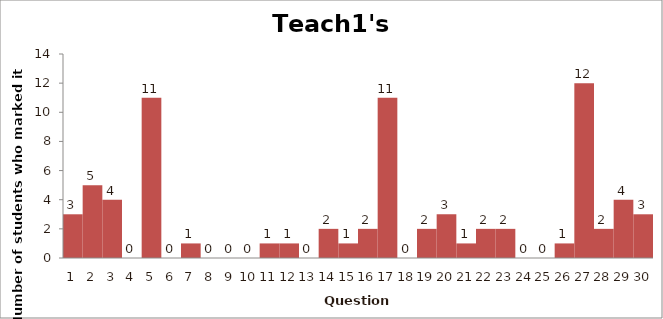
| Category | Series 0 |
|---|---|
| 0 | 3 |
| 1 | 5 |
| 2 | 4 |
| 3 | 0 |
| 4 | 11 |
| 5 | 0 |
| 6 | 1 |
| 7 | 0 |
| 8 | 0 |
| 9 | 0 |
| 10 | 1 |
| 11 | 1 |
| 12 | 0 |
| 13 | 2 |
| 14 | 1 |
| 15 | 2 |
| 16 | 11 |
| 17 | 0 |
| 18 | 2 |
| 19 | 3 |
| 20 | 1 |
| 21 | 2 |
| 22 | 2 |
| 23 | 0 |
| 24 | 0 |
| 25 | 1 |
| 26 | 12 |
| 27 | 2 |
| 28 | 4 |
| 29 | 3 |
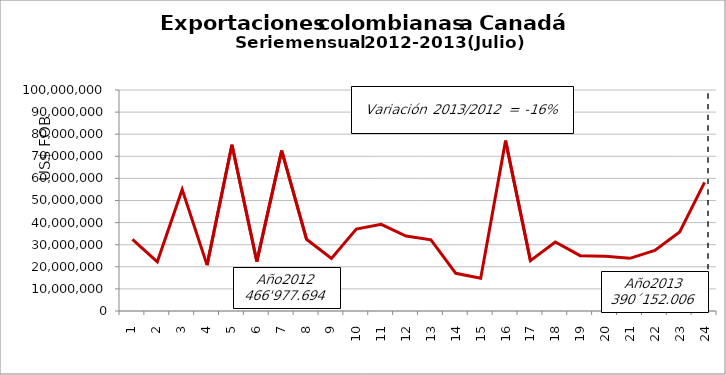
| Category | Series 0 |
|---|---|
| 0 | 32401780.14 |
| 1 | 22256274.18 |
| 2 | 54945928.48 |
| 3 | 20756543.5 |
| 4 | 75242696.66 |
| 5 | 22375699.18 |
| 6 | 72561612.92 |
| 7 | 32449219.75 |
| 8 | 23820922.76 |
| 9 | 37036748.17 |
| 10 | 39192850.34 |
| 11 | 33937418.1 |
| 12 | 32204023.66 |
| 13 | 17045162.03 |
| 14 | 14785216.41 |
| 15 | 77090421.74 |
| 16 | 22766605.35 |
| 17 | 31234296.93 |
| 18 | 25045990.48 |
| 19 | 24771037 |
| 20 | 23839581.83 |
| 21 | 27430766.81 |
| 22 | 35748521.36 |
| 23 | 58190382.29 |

• **Work order**
Without the pictures, return all the entries above exactly as they stand.

• **Your solution**
| Category | Series 0 |
|---|---|
| 0 | 3 |
| 1 | 5 |
| 2 | 4 |
| 3 | 0 |
| 4 | 11 |
| 5 | 0 |
| 6 | 1 |
| 7 | 0 |
| 8 | 0 |
| 9 | 0 |
| 10 | 1 |
| 11 | 1 |
| 12 | 0 |
| 13 | 2 |
| 14 | 1 |
| 15 | 2 |
| 16 | 11 |
| 17 | 0 |
| 18 | 2 |
| 19 | 3 |
| 20 | 1 |
| 21 | 2 |
| 22 | 2 |
| 23 | 0 |
| 24 | 0 |
| 25 | 1 |
| 26 | 12 |
| 27 | 2 |
| 28 | 4 |
| 29 | 3 |
| Category | Series 0 |
|---|---|
| 0 | 32401780.14 |
| 1 | 22256274.18 |
| 2 | 54945928.48 |
| 3 | 20756543.5 |
| 4 | 75242696.66 |
| 5 | 22375699.18 |
| 6 | 72561612.92 |
| 7 | 32449219.75 |
| 8 | 23820922.76 |
| 9 | 37036748.17 |
| 10 | 39192850.34 |
| 11 | 33937418.1 |
| 12 | 32204023.66 |
| 13 | 17045162.03 |
| 14 | 14785216.41 |
| 15 | 77090421.74 |
| 16 | 22766605.35 |
| 17 | 31234296.93 |
| 18 | 25045990.48 |
| 19 | 24771037 |
| 20 | 23839581.83 |
| 21 | 27430766.81 |
| 22 | 35748521.36 |
| 23 | 58190382.29 |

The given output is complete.